National Chemistry Week was celebrated all throughout the world and by SUNY Plattsburgh students in Hudson Hall by watching the Marvelous Metals livestream Oct. 26 by the American Chemical Society.

The event, hosted by the Chemistry Club, showed students how to harness the power of metals. Main speakers Vy M. Dong, chemistry professor from the University of California Irvine, and Thomas J. Meade, chemistry professor from Northwestern University, spoke during this livestream. Students were able to ask the professors questions through Twitter. Many questions ranged from what their favorite element was to more technical topics.

The majority of the 50 attendees were biology and nutrition majors, and STEM (science, technology, engineering and math) education students.

Each year, the American Chemical Society chooses a theme that will define the content they will be discussing with other STEM students across the globe. The theme they chose this year was called Marvelous Metals.

According to the Food and Drug Administration, metals such as arsenic, mercury and lead are present in our foods.

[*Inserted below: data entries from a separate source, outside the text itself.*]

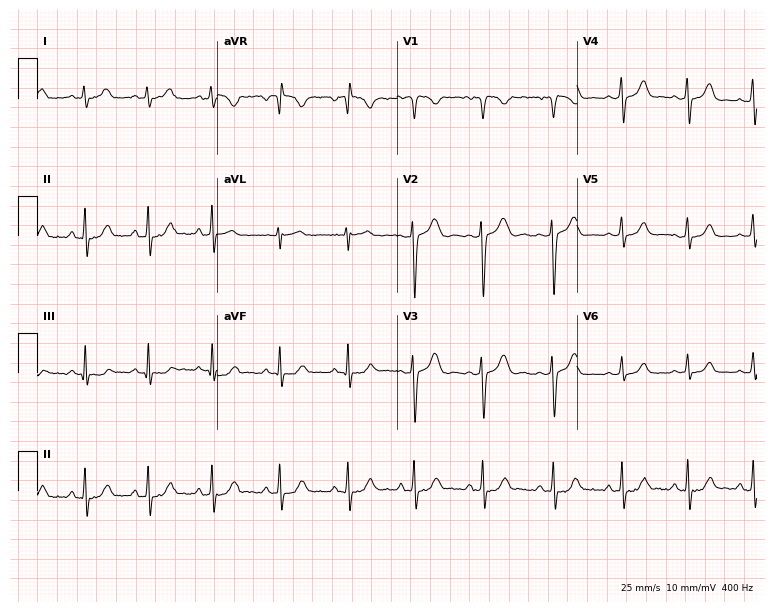
Resting 12-lead electrocardiogram (7.3-second recording at 400 Hz). Patient: a female, 27 years old. None of these six findings is recorded: first-degree AV block, right bundle branch block (RBBB), left bundle branch block (LBBB), sinus bradycardia, atrial fibrillation (AF), sinus tachycardia.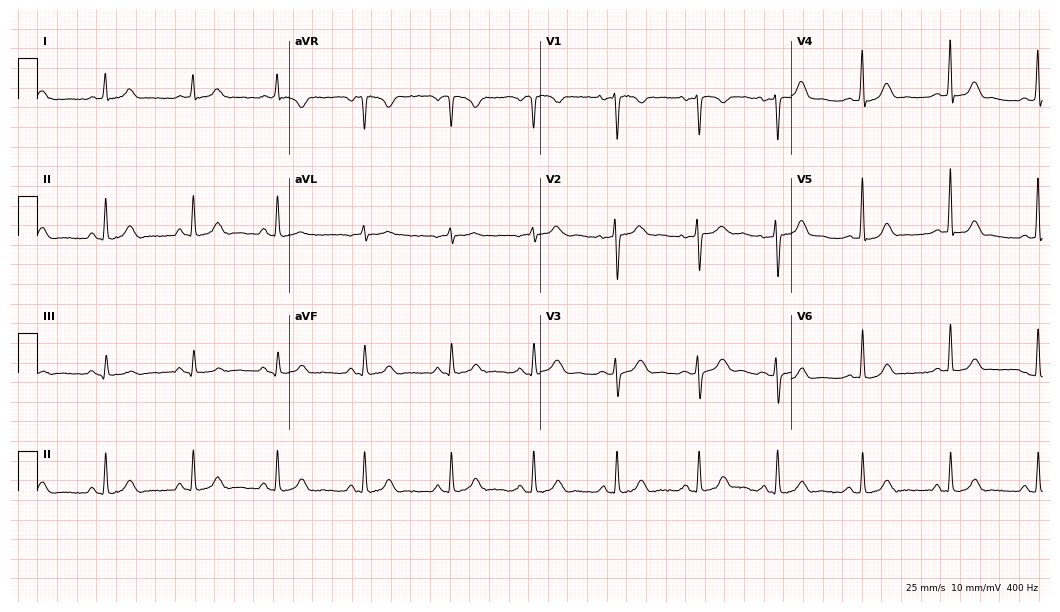
ECG — a 42-year-old woman. Labelled as a normal ECG.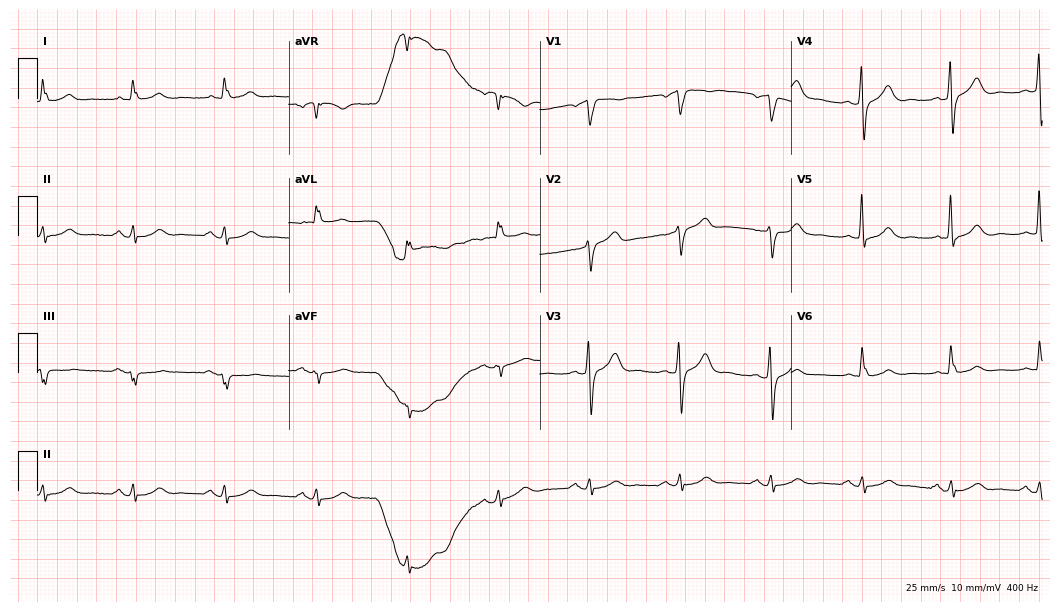
Standard 12-lead ECG recorded from a 78-year-old man (10.2-second recording at 400 Hz). None of these six findings is recorded: first-degree AV block, right bundle branch block (RBBB), left bundle branch block (LBBB), sinus bradycardia, atrial fibrillation (AF), sinus tachycardia. Only these six findings were labelled.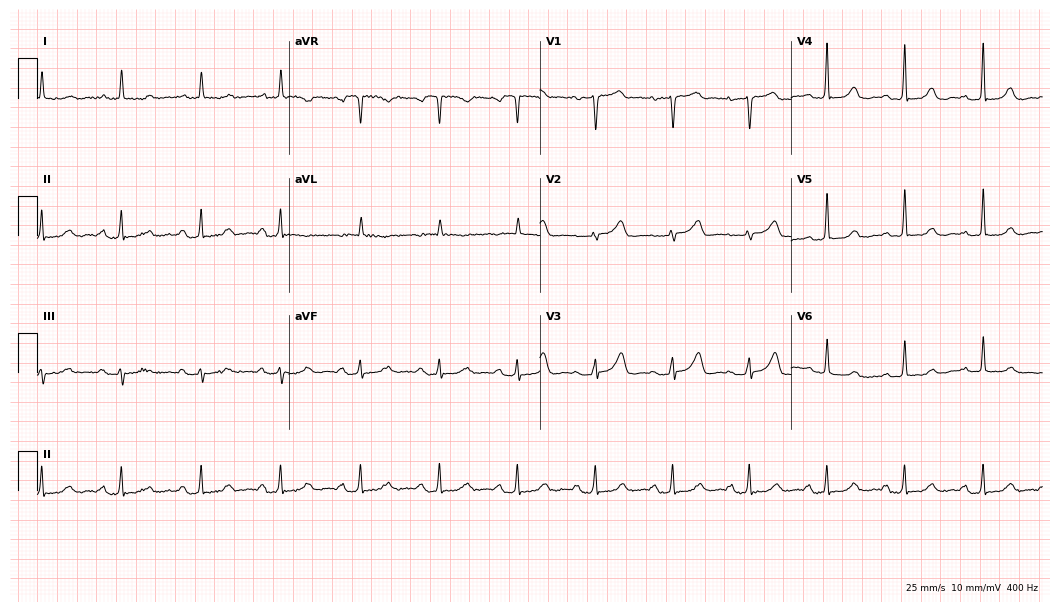
Standard 12-lead ECG recorded from a 77-year-old female patient. Read as a normal ECG.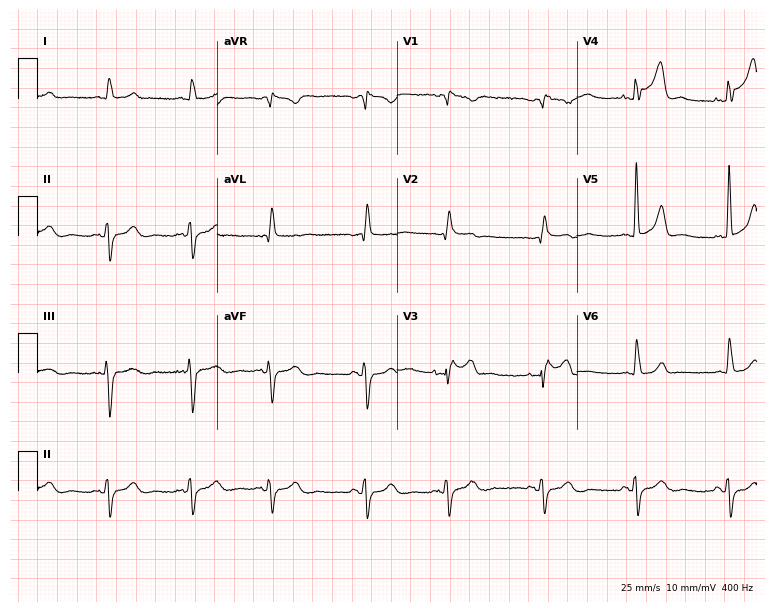
12-lead ECG (7.3-second recording at 400 Hz) from a male, 80 years old. Screened for six findings — first-degree AV block, right bundle branch block, left bundle branch block, sinus bradycardia, atrial fibrillation, sinus tachycardia — none is recorded.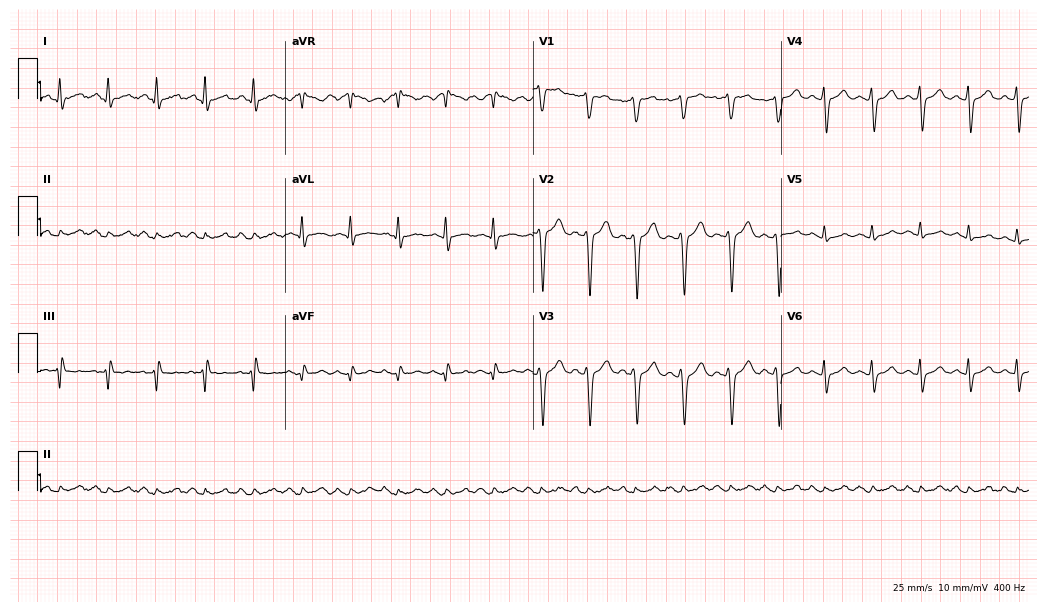
12-lead ECG from a 43-year-old male patient. Findings include sinus tachycardia (a sinus rate of 100 beats per minute or more).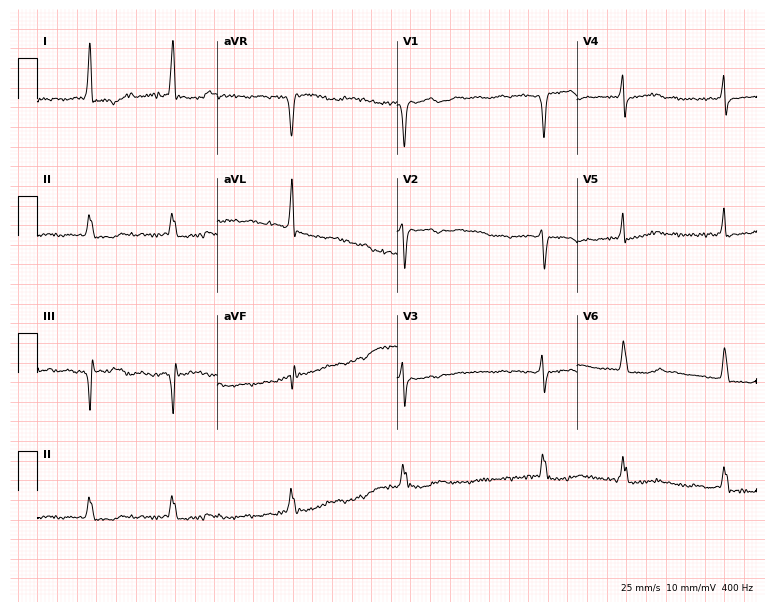
Electrocardiogram (7.3-second recording at 400 Hz), a female patient, 65 years old. Interpretation includes atrial fibrillation.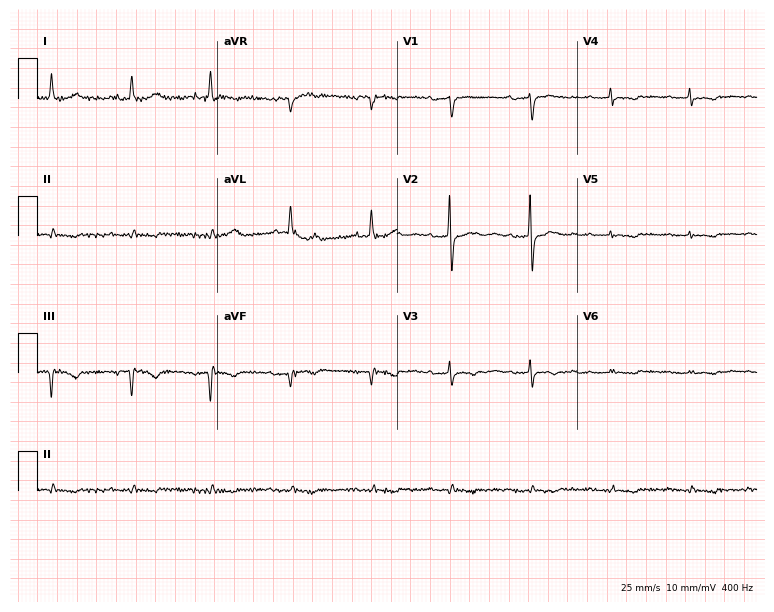
Electrocardiogram (7.3-second recording at 400 Hz), a female, 85 years old. Of the six screened findings (first-degree AV block, right bundle branch block, left bundle branch block, sinus bradycardia, atrial fibrillation, sinus tachycardia), none is recorded.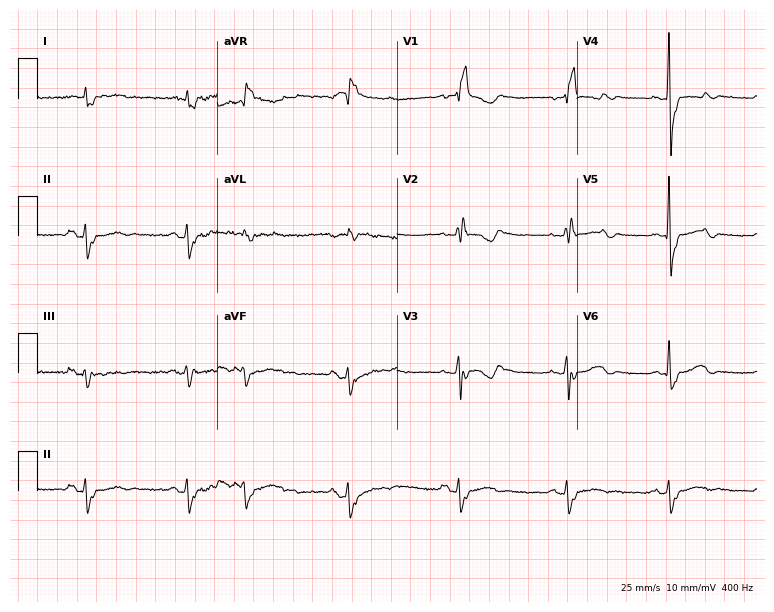
12-lead ECG from a female, 75 years old. No first-degree AV block, right bundle branch block (RBBB), left bundle branch block (LBBB), sinus bradycardia, atrial fibrillation (AF) or sinus tachycardia recorded for this tracing.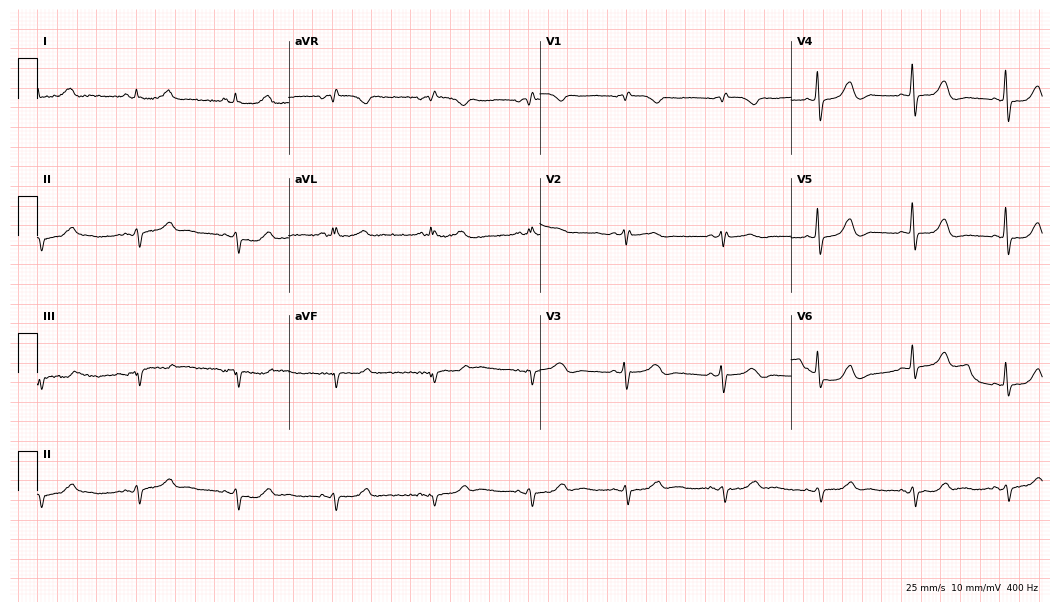
Resting 12-lead electrocardiogram (10.2-second recording at 400 Hz). Patient: a 71-year-old female. None of these six findings is recorded: first-degree AV block, right bundle branch block (RBBB), left bundle branch block (LBBB), sinus bradycardia, atrial fibrillation (AF), sinus tachycardia. Other findings, if any, are not listed.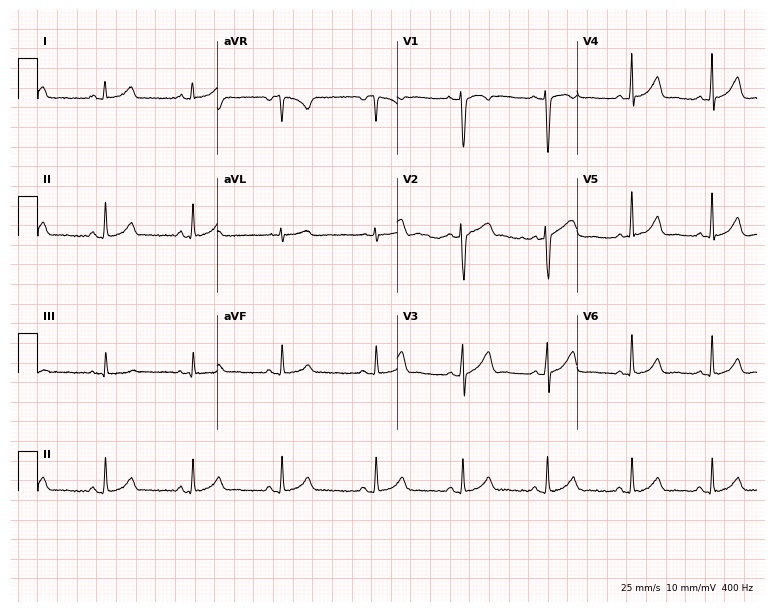
12-lead ECG from a 26-year-old woman (7.3-second recording at 400 Hz). No first-degree AV block, right bundle branch block, left bundle branch block, sinus bradycardia, atrial fibrillation or sinus tachycardia recorded for this tracing.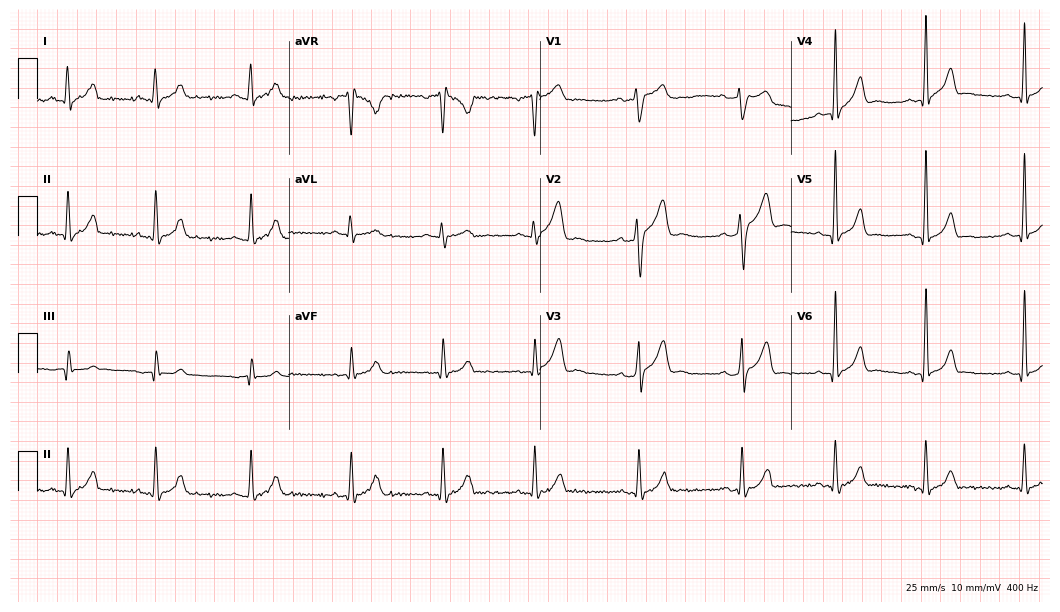
12-lead ECG from a male patient, 25 years old. Screened for six findings — first-degree AV block, right bundle branch block, left bundle branch block, sinus bradycardia, atrial fibrillation, sinus tachycardia — none is recorded. Other findings, if any, are not listed.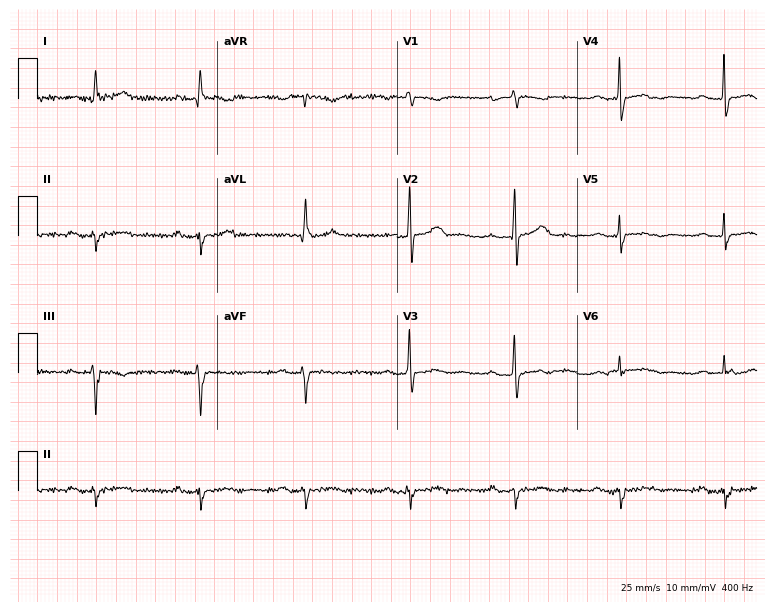
Standard 12-lead ECG recorded from an 81-year-old male patient (7.3-second recording at 400 Hz). None of these six findings is recorded: first-degree AV block, right bundle branch block (RBBB), left bundle branch block (LBBB), sinus bradycardia, atrial fibrillation (AF), sinus tachycardia. Other findings, if any, are not listed.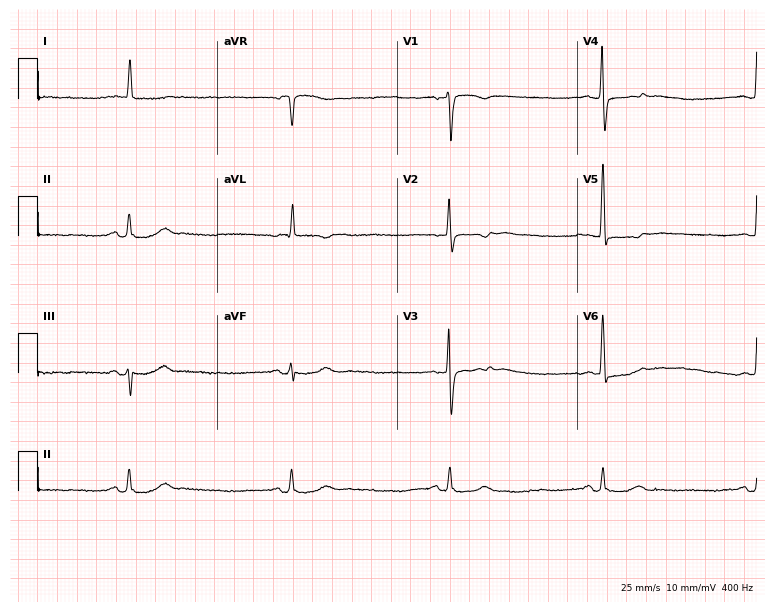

At high levels they are toxic to digest, but it is not possible to completely eliminate them because they are present in natural resources, such as water.

Rajesh Sunasee, faculty advisor for the Chemistry Club and associate professor of chemistry, explained that this event was beneficial to students in teaching them how metals affect them in their everyday lives, because often people are unaware of how much chemistry is present in regular routine.

“The goal of this event was to show how metals are important in our everyday life. Metals are being applied in medicine and many other fields. It’s in our clothing, our food,” Sunasee said.

Yusha Imtiaz is a senior biochemistry major and the president for SUNY Plattsburgh’s Chemistry Club. He spoke about how students can often get bored when talking about the cold facts about chemistry. However, during this event, students were able to participate in discussion and relate to how chemistry affects them.

“I would say it was very effective because during this hour and a half, they forget about their chemistry classes, they’re actually attending an event and think how chemistry is important in everyday life,” Sunasee said. “They told me they really liked it and it gave them a different perspective of how chemistry is being applied in society.”

The Chemistry Club has meetings every other week, Imtiaz said. He went on further to say that the chemistry club is a great avenue for students to gain opportunities that will further their academic career. These opportunities include things such as getting involved in research and just having older mentors who can guide them in the right direction.

“It’s helped me go find people who are sophomores or freshman to help give advice or guidance, things to help them find their way through college,” Imtiaz said. “I wish I had that at that point in my time.”

Sunasee pointed out that the event showed students how research is conducted at a higher education level and how Ph.D students are approaching their research with metals.

Junior chemistry major Nathanial McCauley explained that while these events do help STEM majors, it is also with the help of their professors that they succeed.

“I think that’s the best part about the chemistry department teachers; they are extremely outgoing and they really want to help you be successful,” McCauley said. “They’ll do anything it takes, really.”

It is agreed among STEM students and teachers that the Marvelous Metals event showed students how metals are incorporated in our everyday life as well as what one’s future might look like in higher STEM education.